Поразмыслив, я пришла к выводу, что самое разумное — посетить квартиру Данилы. При желании вполне возможно уговорить старушку, его хозяйку, разрешить мне проникнуть в комнату Клементова, сославшись, скажем, на имеющиеся подозрения, что он хранит у себя опасные для жизни вещества. Пусть Нина Сергеевна понервничает, меня это особо не волновало, тем более что из-за нее и мне пришлось натерпеться в свой прошлый визит.
К тому же у меня имелся в запасе и более простой вариант — появиться в квартире, где помощник Гробовского снимал комнату в то время, когда никого не будет дома. Преимущества налицо — меня не отвлекает хозяйка и ей ничего не приходится объяснять. Данилы нет, следовательно, в его комнате я смогу делать то, что сочту нужным, и третье — Нина Сергеевна, которая явно несдержанна на язык, не расскажет Клементову о моем приходе. Получается, что гораздо лучше появиться в квартире в отсутствие хозяев. Правда, данный способ сопряжен с определенным риском — меня в любое время могут застать.
Если старушка скорее всего весь день будет сидеть на своей точке распространения мороженых продуктов, то день Клементова не расписан по минутам, и, следовательно, он может появиться в собственном доме неожиданно, мое присутствие там без его ведома явно не обрадует его.
Вечер выдался на редкость чудесный, и посему я подумала, что прогулка по набережной только поспособствует мыслительной деятельности и что свежий воздух — лучшее успокоительное. Кроме того, у меня было предчувствие, что сегодня непременно должно произойти нечто особенное. Но перед уходом я решила еще раз пролистать записную книжку, обнаруженную в кабинете Гробовского вместе с перчаткой.

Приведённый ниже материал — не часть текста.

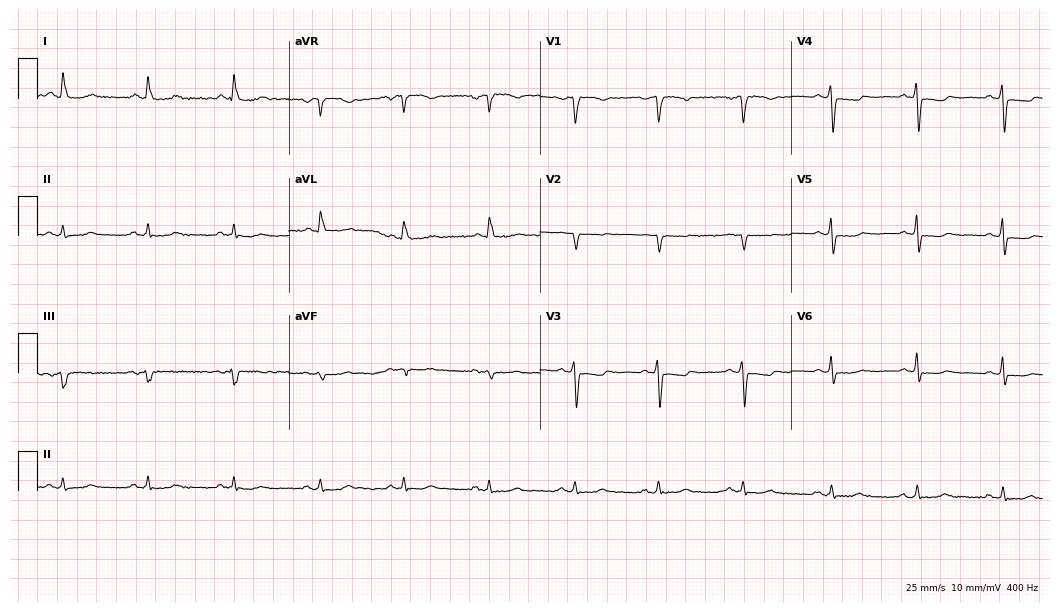
Electrocardiogram (10.2-second recording at 400 Hz), a woman, 59 years old. Of the six screened findings (first-degree AV block, right bundle branch block (RBBB), left bundle branch block (LBBB), sinus bradycardia, atrial fibrillation (AF), sinus tachycardia), none is recorded.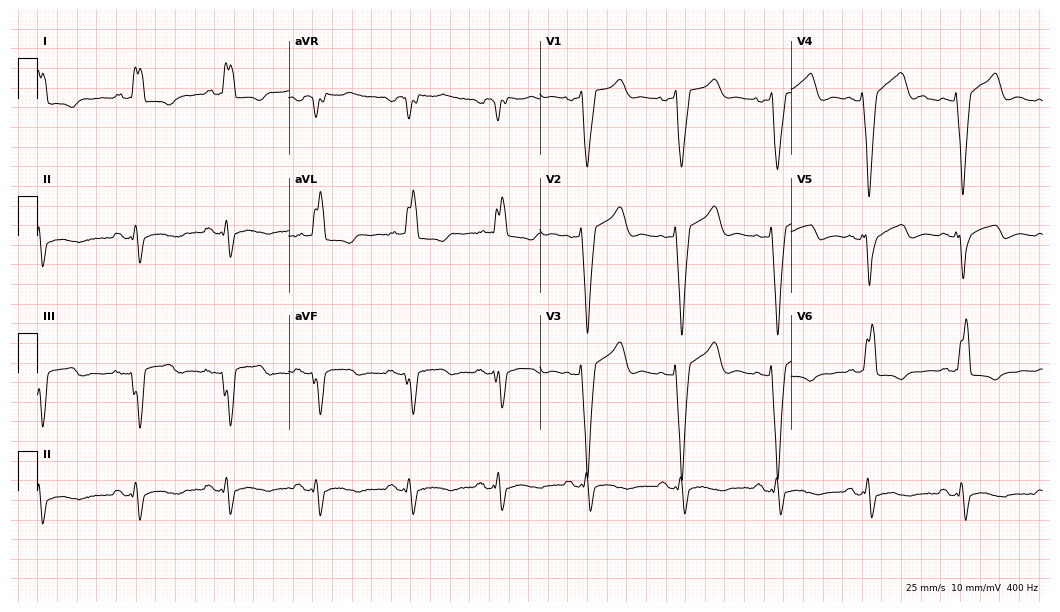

Сомнений в том, что книжка принадлежала Даниле, не было. Я перелистывала страницу за страницей, пытаясь составить представление о том, какие места посещает мой последний подозреваемый. Телефонных номеров было достаточно много, к тому же Клементов не отличался аккуратностью и педантизмом — помечал не столько фамилии, сколько прозвища людей. Но с десяток фамилий с именами и даже отчествами все же имелось. Я решила, что это скорее всего клиенты, с которыми работали они с Гробовским. Я подумала, что парочку из них стоило проверить. По крайней мере, лишним это уж точно не будет.
Вот на первой странице подчеркнутый номер напротив имени. Некий Толик раньше весьма интересовал Клементова. Я сделала этот вывод из того, что записная книжка очень потертая, исписанная почти до конца, а данный телефон стоит в самом ее начале.
«После прогулки обязательно позвоню ему и попытаюсь выяснить, какие отношения у него с Данилой», — пообещала я своему отражению в зеркале и уже собиралась выйти, как зазвонил телефон. Возвращаться не хотелось, ведь это одна из отвратительнейших примет. Выжидающе посматривая на аппарат и жалея, что отключила определитель, я прикидывала, кто может мне сейчас звонить и насколько важен этот звонок. В конце концов махнула рукой на приметы. Чем теряться в догадках и мучительно раздумывать, уйти на прогулку или ответить, я прошла в комнату и рывком сняла трубку.